Warum die Jusos eine seltsame Generationensolidarität zeigen.

Von Nico Fried

Im Wettbewerb um den Parteivorsitz unterstützt der Bundesvorstand der Jusos - also der Nachwuchsorganisation der SPD - einstimmig das mit zusammengerechnet 124 Jahren zweitälteste Bewerberduo. Die Juso-Favoriten Saskia Esken und Norbert Walter-Borjans zeichnen sich auch dadurch aus, dass sie auf Landes- oder Bundesebene nie eine Wahl gewonnen haben oder auch nur einen Wahlkreis, sondern Ämter und Mandate der Berufung durch andere oder einer Landesliste verdankten.
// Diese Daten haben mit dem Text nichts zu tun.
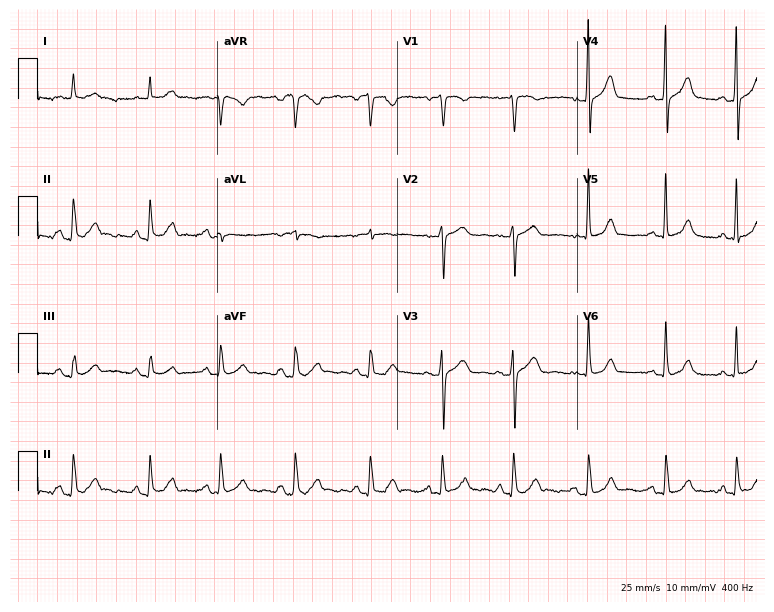
12-lead ECG from a woman, 57 years old. Screened for six findings — first-degree AV block, right bundle branch block (RBBB), left bundle branch block (LBBB), sinus bradycardia, atrial fibrillation (AF), sinus tachycardia — none is recorded. Only these six findings were labelled.
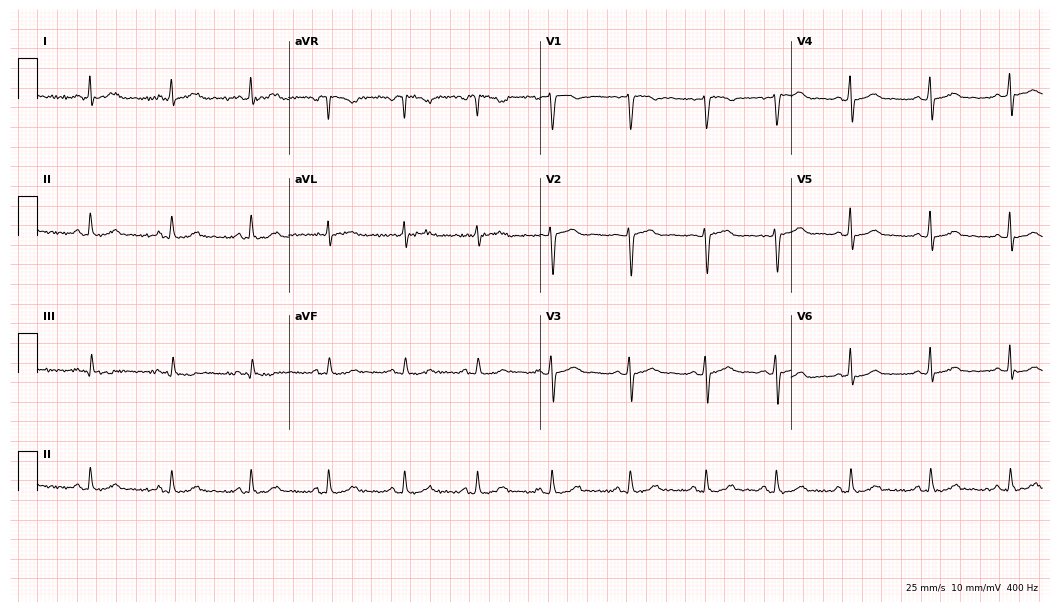
Resting 12-lead electrocardiogram. Patient: a female, 31 years old. Read as a normal ECG.
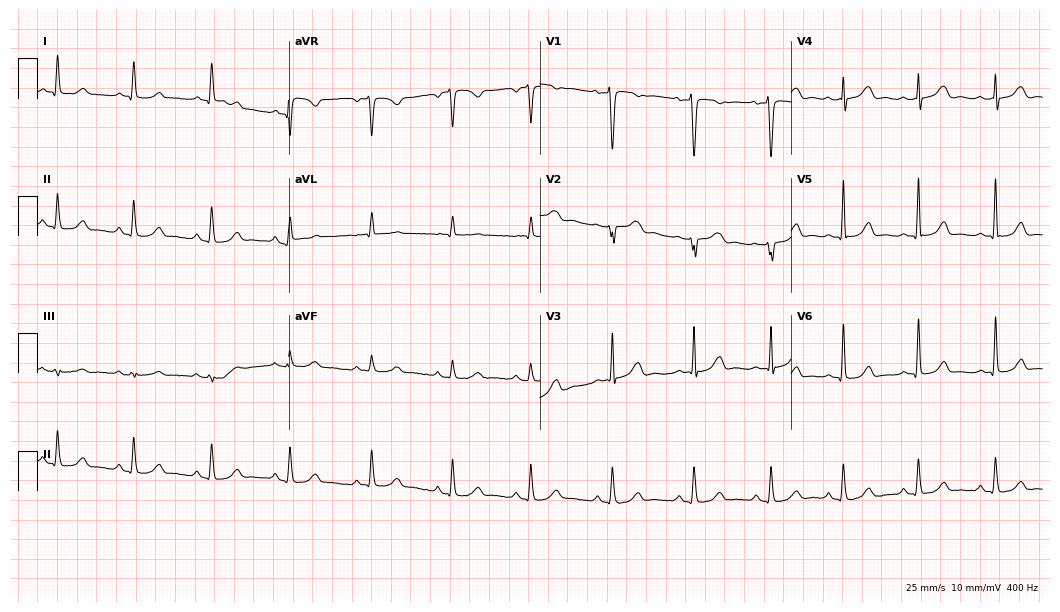
12-lead ECG from a 41-year-old female patient (10.2-second recording at 400 Hz). Recorded interpretation: within normal limits.
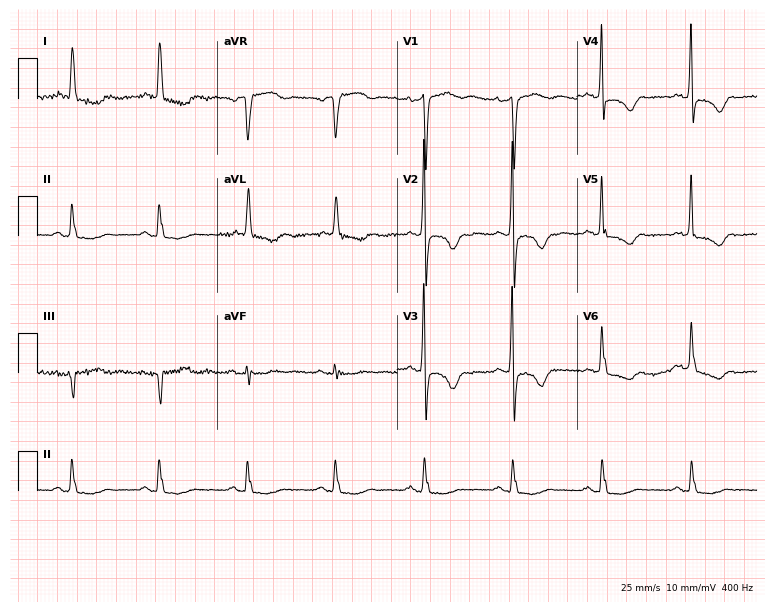
12-lead ECG from a 76-year-old woman (7.3-second recording at 400 Hz). No first-degree AV block, right bundle branch block, left bundle branch block, sinus bradycardia, atrial fibrillation or sinus tachycardia recorded for this tracing. Findings outside these six are not listed.
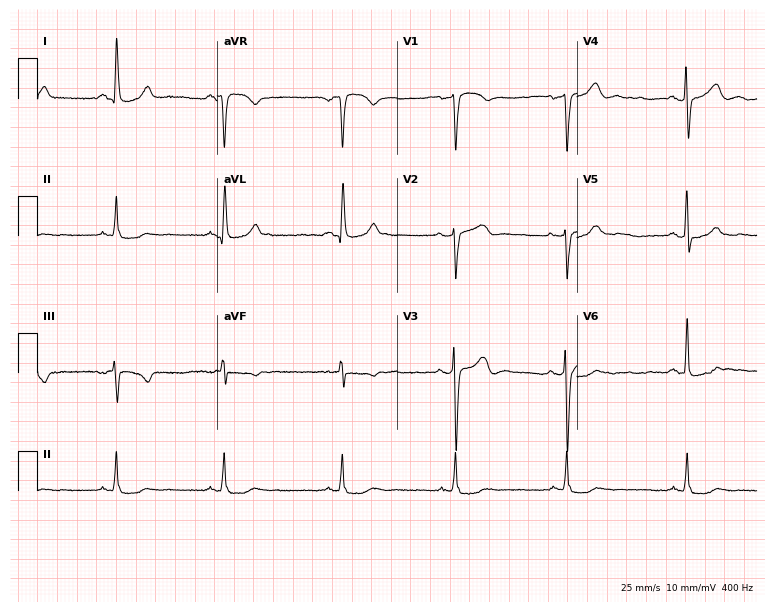
12-lead ECG from a woman, 51 years old. Screened for six findings — first-degree AV block, right bundle branch block (RBBB), left bundle branch block (LBBB), sinus bradycardia, atrial fibrillation (AF), sinus tachycardia — none is recorded.
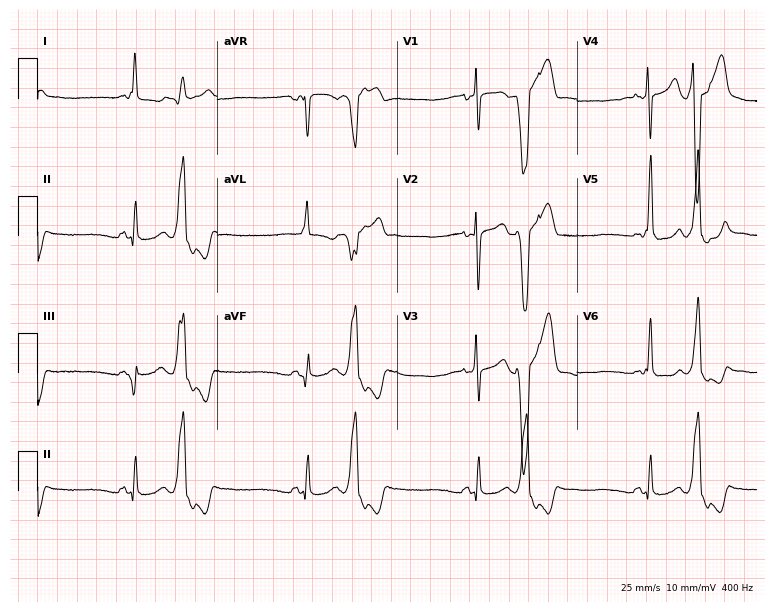
12-lead ECG (7.3-second recording at 400 Hz) from a 30-year-old woman. Screened for six findings — first-degree AV block, right bundle branch block, left bundle branch block, sinus bradycardia, atrial fibrillation, sinus tachycardia — none is recorded.

Esken und Walter-Borjans kommen zudem aus Baden-Württemberg und Nordrhein-Westfalen, wo die SPD in den vergangenen Jahren Wahldebakel erlebte, deren Ursache nicht nur im allgemeinen Niedergang der Partei lag, sondern mindestens ebenso in eigenem Versagen der Landesverbände.

Für die Entscheidung der Jusos war angeblich die Position der Kandidaten zur Verteilungsgerechtigkeit ausschlaggebend. Das wäre legitim. Walter-Borjans hat sich als Eintreiber hinterzogener Steuern Verdienste erworben. Aber die Jusos sehen in ihm heute wohl auch das stärkste Gegenmodell zu Olaf Scholz und im Erneuerungsversprechen des Bewerberduos die Aussicht auf ausführliche Selbstbespiegelung ohne Verantwortung. Die etwas eigenwillige Generationensolidarität der Jusos ist somit auch ein Revancheakt für die verlorene Abstimmung über eine große Koalition und ein weiterer Beweis der Geringschätzung des in Berlin regierenden Teils der SPD.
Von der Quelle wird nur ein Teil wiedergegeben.